Tristemente usual em pífios textos biográficos e críticos da mídia cultural (onde se torce o nariz para autor de argumentos e roteiros como se criação menor fosse; há mais roteiristas de cinema, TV e de filmes de animação ativos no país do que escritores!) é a omissão do nome de Manuel Carlos Karam como coroteirista de “Aleluia, Gretchen”. E, igualmente, como meu assistente na direção, fato explícito nos letreiros do longa. O convite para essa função essencial numa filmagem ainda ocorrera durante os estudos e na escritura do roteiro, principalmente, em razão de sua atividade de diretor de teatro, com vários espetáculos estreados (ao todo, em torno de vinte nos anos 1970) e de cujo sucesso sempre compartilhava como espectador.

Admirador daquelas suas encenações labirínticas, (novidade absoluta em Curitiba!), atravessadas de surpresas, humor e iconoclastia, e com um inequívoco substrato kafkiano, muitas vezes de apreensão cifrada, o que cheguei a comentar com ele em tom de crítica. Pretendia juntar as duas expertises de Karam, o de encenador, pois dirigia com rigor e precisão, e a de dramaturgo, nesse projeto fílmico que já se anunciava complexo dado seu ineditismo temático e pegada de linguagem e cujo “plot” eu vinha amadurecendo há anos.

Delicada missão

É comum as pessoas ignorarem o papel de um assistente de direção numa filmagem. Claro, depende da personalidade de cada realizador. De minha parte, com Karam, íntimo do roteiro, confiei-lhe a delicada missão, além de analisarmos como distribuir os personagens em cena, de repassar o texto com os atores e atrizes, bem como checar se cada um havia entendido o que eu dissera nos ensaios prévios às filmagens. Com um detalhe que me persegue desde “Lance Maior”: não gosto de ensaiar, prefiro creditar aos intérpretes o ritmo e a inspiração da hora, braço dado com o improviso que, via de regra, leva incertezas ao “set”, mas cujo resultado aparece na tela cheio de viço e a sensação de que o inesperado se impôs. Karam logo entendeu o espírito do estilo e era parceiro  nessa.

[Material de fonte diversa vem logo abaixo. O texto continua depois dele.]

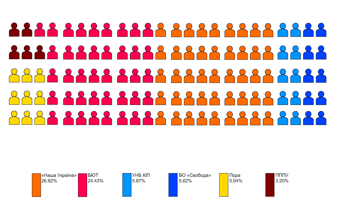 Розподіл депутатських мандатів у Львівській обласній раді за результатами виборів до Львівської обласної ради 2006 року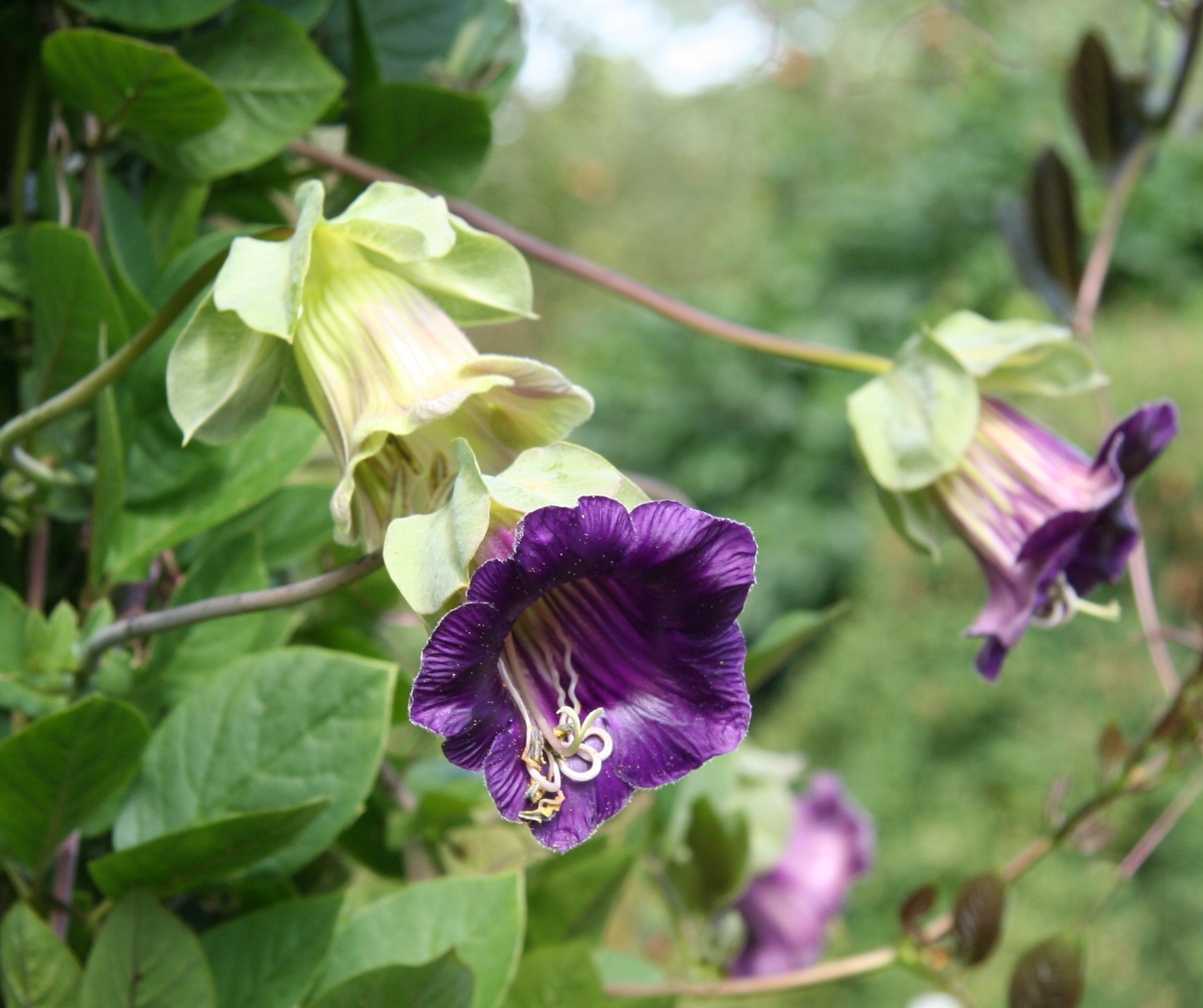 Cobaea scandens im Botanischen Garten Dresden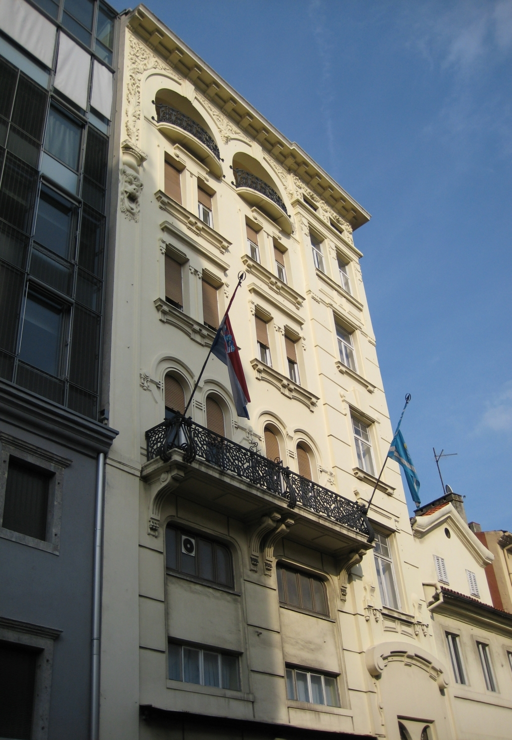 Zgrada Primorsko-goranske županije u Rijeci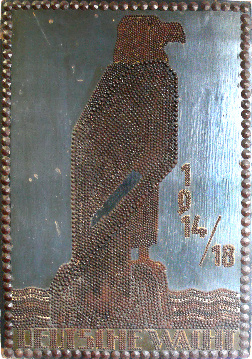 Sammlung Kindheit und Jugend (Stiftung Stadtmuseum Berlin) Nagelbild "Deutsche Wacht 1914-1918" zur Spendensammlung "Jugenddank" in der Schule für Kriegsgeschädigte des 1. Weltkriegs, Leihgabe der 4. Grundschule Pankow, Hersteller: Schulwandtafelfabrik Gottfried Glasmachers, Essen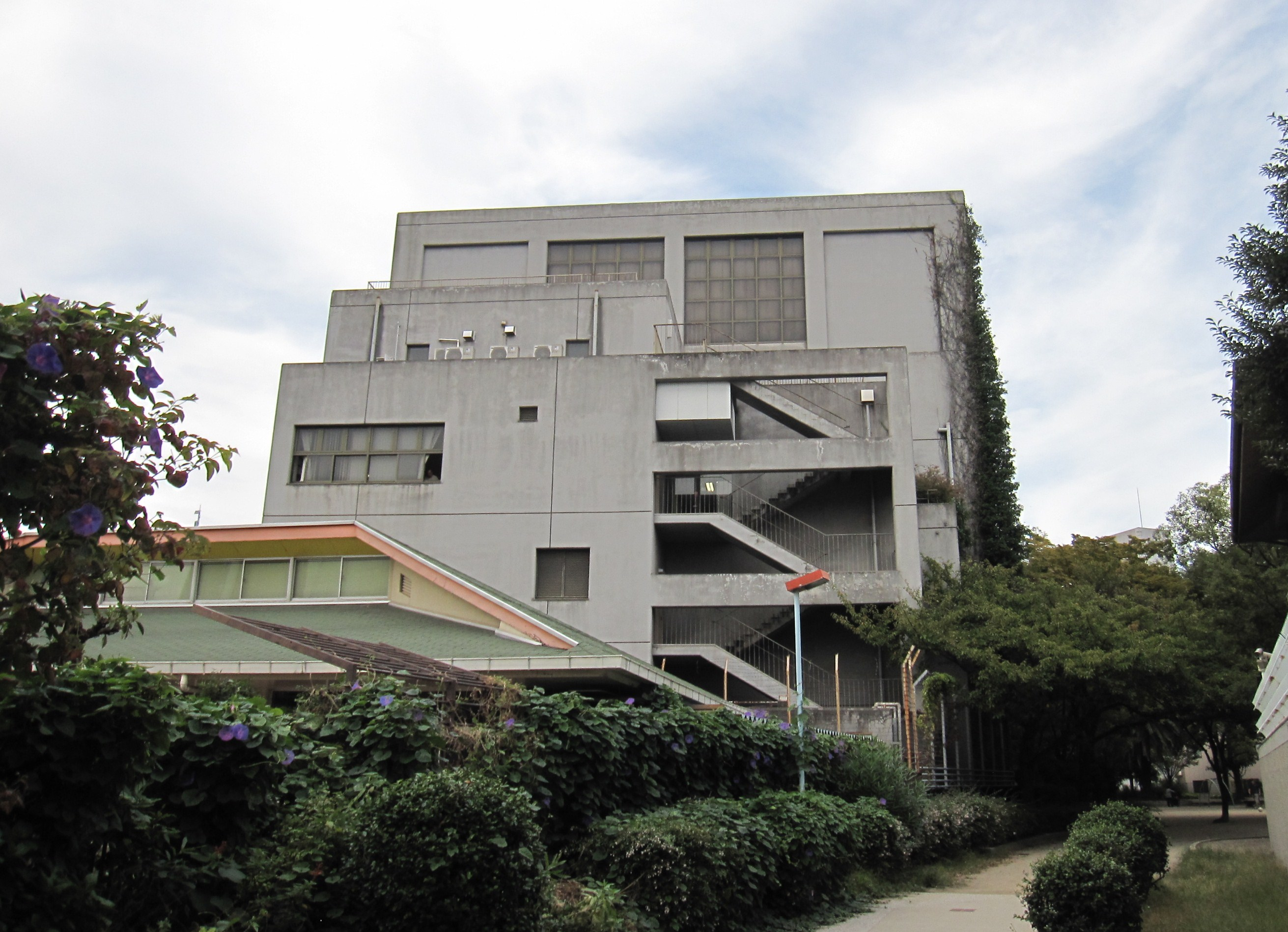 大阪市立福島図書館

Como não se roda na ordem encadeada de como o espectador vê o filme montado, a pérola com Karam ocorreu num dos seus ambientes cenográficos, o bar do “Flórida Hotel” (anagrama de Adolfo Hitler, et pour cause…), sequência essa quase no epílogo da trama. Reunidos na locação, mobiliada com poltronas e mesinhas, vemos Frau Lotte (Miriam Pires, 1927-2004), que joga “paciência”; o casal Eurico (Carlos Vereza) e Gudrun (Selma Egrei), ele, caixeiro viajante e mentor do hotel; ela, mulher dele; professor Ross (Sérgio Hingst, 1924-2004), marido de Lotte, Inge (Elizabeth Destefanis), Werner (Lauro Hanke), ambos filhos da matriarca, quando esse último comunica a Eurico a razão de estarem hospedando ex-nazistas no estabelecimento.

A cena se passa no ainda hoje, quarenta anos depois desativado por impasse jurídico, charmoso Hotel Johnscher, sito no centro de Curitiba, onde recepção, quartos de hóspedes, salões de refeições, cozinha, escadarias e corredores eram conservados em perfeito estado. Um achado, como se fora obra de refinados diretores de arte e cenógrafos especializados nas décadas de 1930, 40 e 1950.

 

Luz, câmara, ação

Estávamos preparando para filmar a primeira cena com o ator, Carlos Vereza, então uma das estrelas da novela “Selva de Pedra” (1972) da Rede Globo, cujo êxito continuava a refulgir nele. Chegara a Curitiba no dia anterior, cercado de expectativas pelo elenco local, engajado que fora pessoalmente por mim no Rio de Janeiro.

Nas conversas preliminares que tivemos com o roteiro à mão, pressenti que Vereza não só compreendera a ambiguidade do personagem, como tinha os diálogos na ponta da língua.

Trabalhando o enquadramento da cena com o mestre fotógrafo José Medeiros (1921-1990), que armava a luz conforme meu desejo, a fim de coincidir o movimento lento do “travelling” em ângulo que abarcasse todos os personagens, dei ordem de “luz, câmara, ação!” Como Eurico era o centro da atenção, constatei uma lentidão dele ao erguer o copo para beber antes da fala, o que me obrigou a repetir a tomada duas vezes.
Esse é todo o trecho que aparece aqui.